I remember similar issues when porting the volume render example: One array which should have been a 1D array with 4 channels had to be treated as a 2D array to get it working. Thus, in your example, it might work when daclaring the 2D array of float4s as a 3D array, but of course, this technique would find its limit when trying to handle a 3D array with >1 channels - and in any case, such “workarounds” should not be necessary.
Unfortunately I can not test this at the moment, but when I’m back at my home PC (probably by next weekend) I’ll investigate this further and try to find a more general solution and provide an example, if possible



I have uploaded an example that shows how to access 1D, 2D and 3D textures of float and float4 values via texture references. http://jcuda.org/samples/samples.html#JCudaDriverTextureTest.

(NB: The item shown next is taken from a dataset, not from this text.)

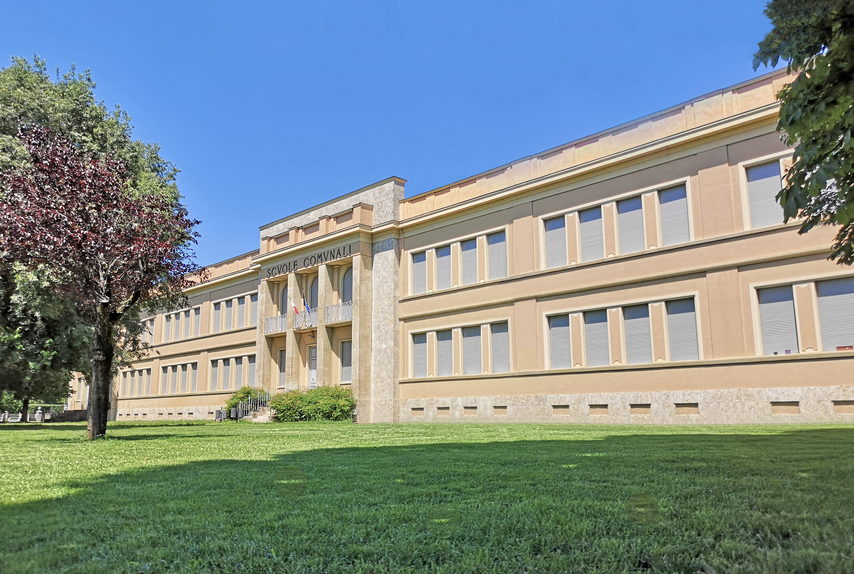 Facciata sud delle scuole elementari di Travagliato
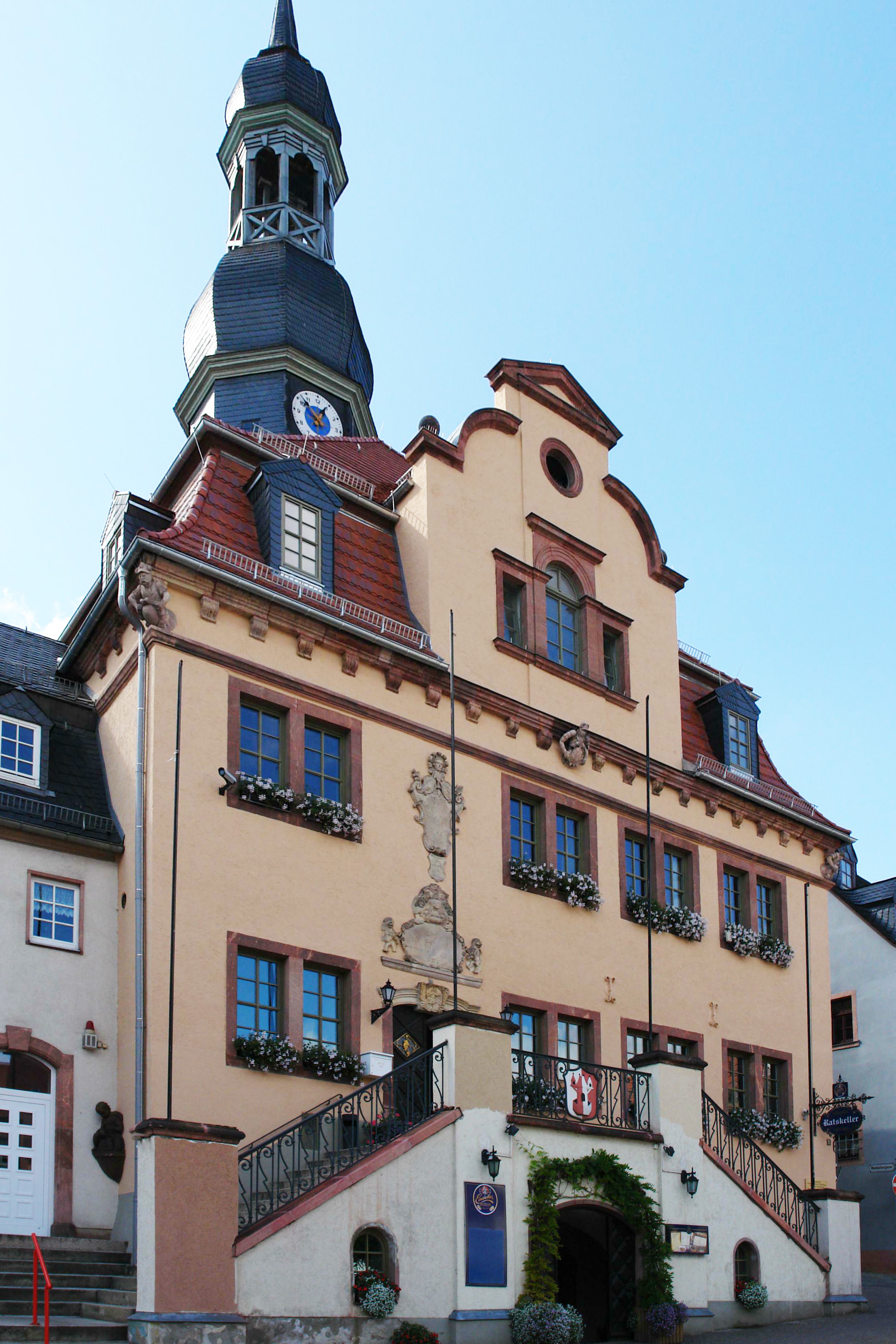 Rathaus Waldenburg (Sachsen)

I think one (maybe the main) error in the code you posted was that

copy.srcPitch = width*Sizeof.FLOAT;
copy.WidthInBytes = width*Sizeof.FLOAT;

should have been

copy.srcPitch = width*Sizeof.FLOAT * channels;
copy.WidthInBytes = width*Sizeof.FLOAT * channels;

since float4 values should be read.



Thank you for uploading the different float4 examples – they will be very useful!

The main error was with the CUDA_MEMCPY2D where I needed to include " *channels "; after I put that in there, it worked fine.